Our results indicate that DOACs account for the majority of the outpatient pharmaceutical cost for PE in Greece, rivaroxaban treatment having the higher amount, followed by apixaban and dabigatran exetilate. Treatment with VKAs, although having a lower average monthly cost per patient, has been associated with higher health costs than DOACs due to the fact that patients must regularly follow a series of tests and physician visits, therefore the total cost of treatment rises significantly23. When estimating the outpatient cost of PE, one must take into account indirect costs related to productivity lost which may be considerable, especially in the first months following PE28. Studies have suggested that each incident case may account for the loss of approximately 1.2 years of heathy life8.

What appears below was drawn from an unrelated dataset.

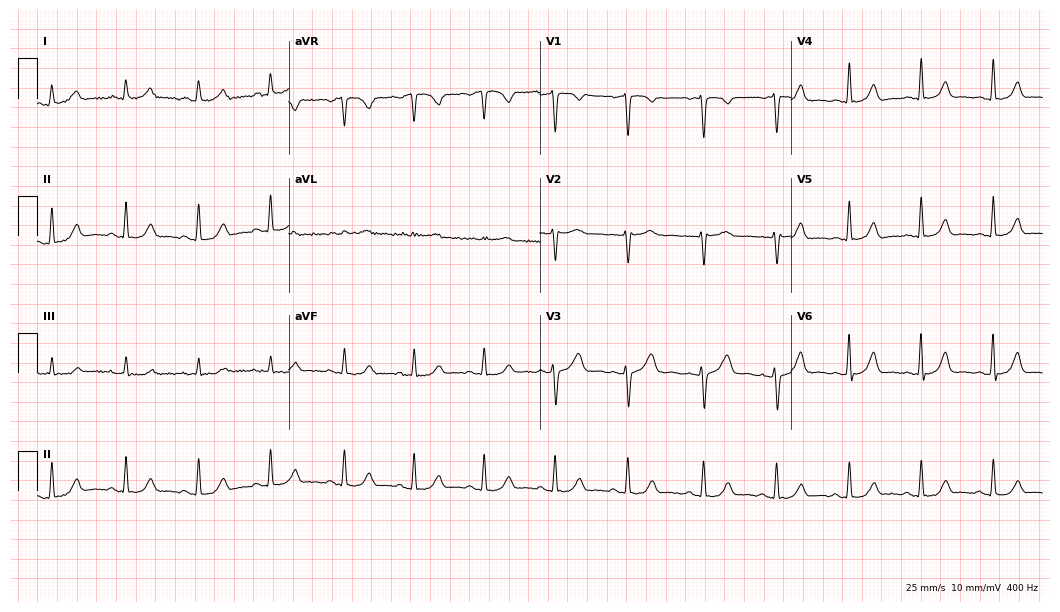
12-lead ECG from a woman, 33 years old. Labelled as a normal ECG.

In order to obtain the estimated pharmaceutical cost burden of PE for Greece, the charge of the insurance funds, and not the financial burden of the patients, were calculated per electronic prescription. It turned out that the total charge of NPHO for the 101426 electronic prescriptions for the years 2013–2017 amounts to €4114818 and we estimated that rivaroxaban is the first in sales with a total cost of €2849209, followed by apixaban with a total cost of €119243, injectables with a total cost of €1083033, while dabigatran has a total cost of €19816. Studies that previously examined PE related cost, have shown that direct Xa inhibitors provide a consistent dose regimen with fewer laboratory tests requirements and may represent an option with a lower overall cost29-35. A 2013, study also showed that hospitalized patients have significantly lower hospital costs by $2245 per patient due to the shorter hospital-stay days associated with DOACs. In the United Kingdom, studies have shown that rivaroxaban may be the most cost-effective treatment versus the LMWH/VKA approach with £8677 per quality-adjusted life-year (QALY) for patients with DVT and £7072 per QALY for patients with PE36. In 2016, a comparison between the cost of DOACs and that of warfarin was made and it was observed that the overall cost of warfarin was higher37.

No comparison can be done between the data represented by the present research and the data of corresponding research of data mining due to the lack of similar studies in Greece. Existing research suggests that DOACs are a cost-effective treatment for PE. For Greece, the only research that has been performed on e-prescriptions concerns chronic obstructive pulmonary disease (COPD)10 and emphasizes the potential role of secondary analysis of existing administrative data for health policy.


This study has several limitations. The retrospective nature of the study design may result in limitations and caveats that are associated with secondary data sources. Additionally, we did not estimate indirect costs associated with PE that may be associated with a substantial economic burden. We did not have direct available data from the NPHO for the specific anticoagulant prescribed. Moreover, we combined data from NPHO with data from a single center outpatient PE clinic, thus, one may speculate that this may limit the extrapolation of the results to the Greek population. However, to our knowledge, this is the only specialized outpatient clinic in PE in Greece that regularly follows up patients from a large geographical region with approximately 730000 population38. In addition, we cannot estimate whether the cost was related to acute events, or relapses, and we do not report data concerning the etiology of VTE events (cancer, etc.) or clinical outcomes associated with therapy (i.e. bleeding events). In our study, DOACs were associated with an increased direct financial burden; however, previously published data suggest that they require fewer laboratory visits that may reduce the additional costs of the funds12-15. Unfortunately, our study was not designed to address this.


The analysis based on the existing administrative data provided by the NPHO, estimates the outpatient pharmaceutical cost for the treatment of PE for Greece for the years 2013–2017. That cost seems to be increasing throughout the years and is mainly attributable to DOACs, possibly due to the large penetration of those drugs for PE management.